Encoded features outperform raw RGB: Variant (b) demonstrates that ResNet feature richness is superior for completing occluded details.
Strong generalization: Qualitative results on TikTok in-the-wild videos show the ability to reconstruct frontal details (e.g., a pink bow) from back-view inputs based on history, whereas Champ/AniGS hallucinate unrelated details.

Highlights & Insights¶

Natural synergy of Canonical Update + Probabilistic Rendering: Encodes the intuition of "seeing more of a person as they turn"—the canonical space accumulates information, while probabilistic regression utilizes it even under misalignment.
Honest contribution positioning: The authors state that SMPL-X and diffusion models themselves are not the primary innovations. The core contribution is the design of the canonical context that enables existing diffusion models to significantly improve synthesis.
FVD as a consistency metric: Using FVD on single-view sequences effectively quantifies alignment with historical observations, exposing the "random hallucination" issues of generative methods.

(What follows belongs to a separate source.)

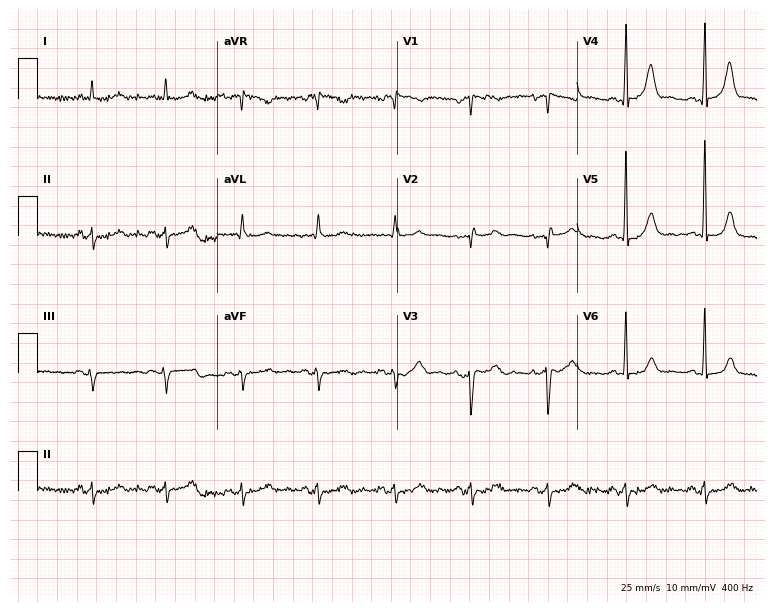
12-lead ECG from an 85-year-old man. Screened for six findings — first-degree AV block, right bundle branch block (RBBB), left bundle branch block (LBBB), sinus bradycardia, atrial fibrillation (AF), sinus tachycardia — none is recorded. Only these six findings were labelled.

Limitations & Future Work¶

Dependency on SMPL-X quality: 4D correspondence relies entirely on the template. Loose clothing or complex poses with poor SMPL-X fitting will degrade alignment and warping.
Sequential processing + Diffusion Inference: Canonical updates are frame-by-frame, and each frame requires 10 diffusion steps, posing challenges for real-time live streaming latency.
PSNR Trade-off: The method essentially sacrifices pixel-level precision for perceptual fidelity and consistency.
Unobserved regions remain hallucinations: Areas never seen are generated by priors and are not guaranteed to be "real."

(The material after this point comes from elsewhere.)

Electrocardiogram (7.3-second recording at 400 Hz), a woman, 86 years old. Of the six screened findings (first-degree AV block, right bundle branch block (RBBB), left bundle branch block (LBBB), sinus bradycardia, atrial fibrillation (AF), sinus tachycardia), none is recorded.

vs. Optimization methods (LiveCap, GauHuman): High quality but require per-subject optimization; GenFusion's feed-forward generalization is its primary advantage.
vs. Per-frame deterministic (PIFu, SHERF, GHG): Blur in occluded regions due to the averaging effect of MSE.
vs. Temporal deterministic (NHP): Uses templates to aggregate history but suffers from blur; GenFusion's probabilistic target directly addresses this NHP limitation.
vs. Per-frame generative (Champ, AniGS): Good quality but no temporal memory; GenFusion "grounds" the generative model with canonical context.

Rating¶

Novelty: ⭐⭐⭐⭐ — Components are existing, but the combination and the diagnosis of deterministic supervision failure in temporal capturing are clear and logical.
Experimental Thoroughness: ⭐⭐⭐⭐ — Covered in-domain, cross-dataset, and in-the-wild scenarios. Excellent ablation study. PSNR isn't the best on MVHumanNet, and real-time analysis is missing.
Writing Quality: ⭐⭐⭐⭐ — Straightforward motivation (ballet dancer analogy) and honest regarding contributions.
Value: ⭐⭐⭐⭐ — Provides a practical feed-forward route for monocular human capture. The paradigm of canonical context + probabilistic rendering has broad implications for streaming 3D reconstruction.